- Your task:
Exact copies of the lines from the start of the records through the line with "sample: Pancreas" are what the answer must hold; pictures are not part of it.

(Saved data entries)
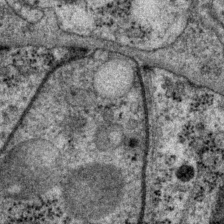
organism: P. pacificus
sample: Pharynx
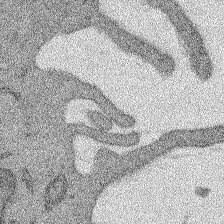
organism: Human
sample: HeLa cells
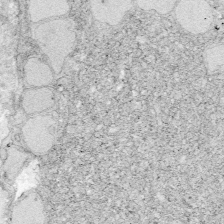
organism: Zebrafish
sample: Whole-Brain
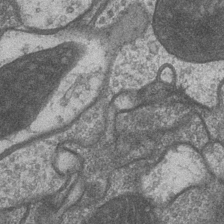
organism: Drosophila
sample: Optic medulla
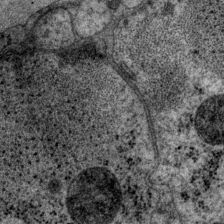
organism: P. pacificus
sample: Pharynx
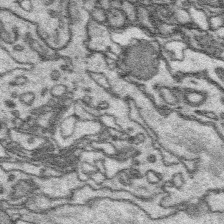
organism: Platynereis dumerilii
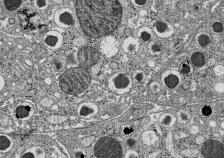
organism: C57BL Mouse
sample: Pancreatic islet
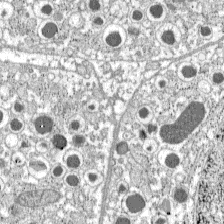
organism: C57BL Mouse
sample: Pancreatic islet
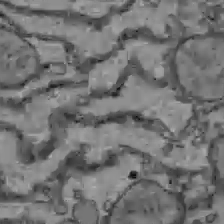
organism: C57BL Mouse
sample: Liver
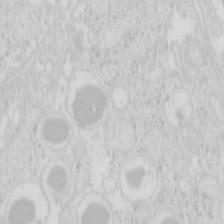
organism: Mouse
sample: Pancreas
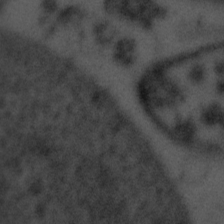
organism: Tuwongella immobilis
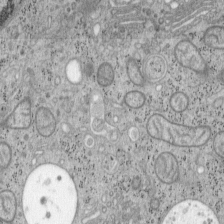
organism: Mouse
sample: OT-I killer T cells with ID8 ovarian cancer cells
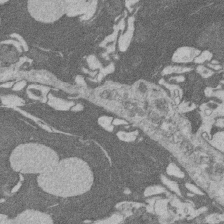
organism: Rat
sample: Salivary granule
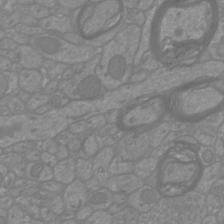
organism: Mouse
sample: Cortical neurons
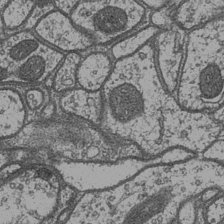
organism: Drosophila
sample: Optic medulla
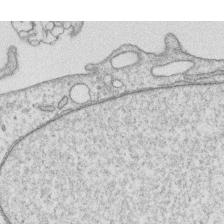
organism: Human
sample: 1205lu cells
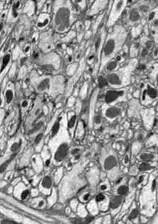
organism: Drosophila
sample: Optic lobe
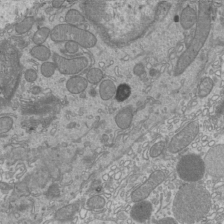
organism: Mouse
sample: Cilia; mouse epididymis
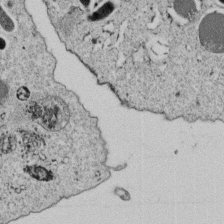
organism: C. elegans
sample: C. elegans embryo early stage
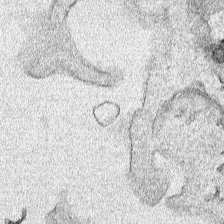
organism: Human
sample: Mitochondria in HCT116 cells
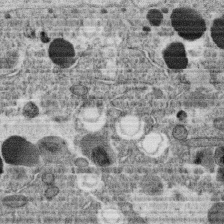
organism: C. elegans
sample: C. elegans oocyte; sperm cells
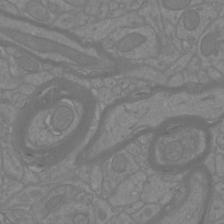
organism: Mouse
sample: Cortical neurons
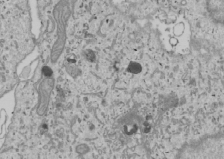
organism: Human
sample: Mitochondria in U2OS cells
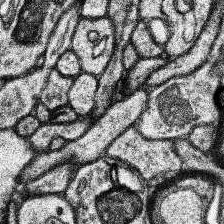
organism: Human
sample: Temporal Lobe
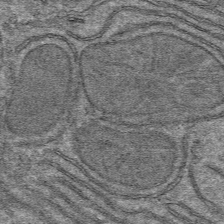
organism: Mouse
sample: Mouse hepatocytes
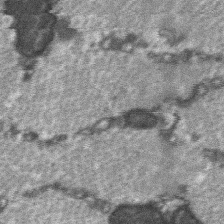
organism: C57BL Mouse
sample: Soleus
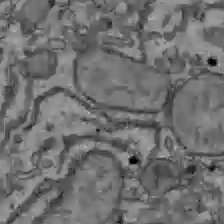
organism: C57BL Mouse
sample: Liver
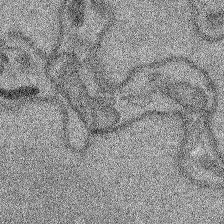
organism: Human
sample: HeLa cells
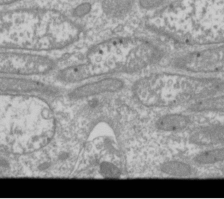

- Output for this task:
organism: P. pacificus
sample: Pharynx
organism: Human
sample: HeLa cells
organism: Zebrafish
sample: Whole-Brain
organism: Drosophila
sample: Optic medulla
organism: P. pacificus
sample: Pharynx
organism: Platynereis dumerilii
organism: C57BL Mouse
sample: Pancreatic islet
organism: C57BL Mouse
sample: Pancreatic islet
organism: C57BL Mouse
sample: Liver
organism: Mouse
sample: Pancreas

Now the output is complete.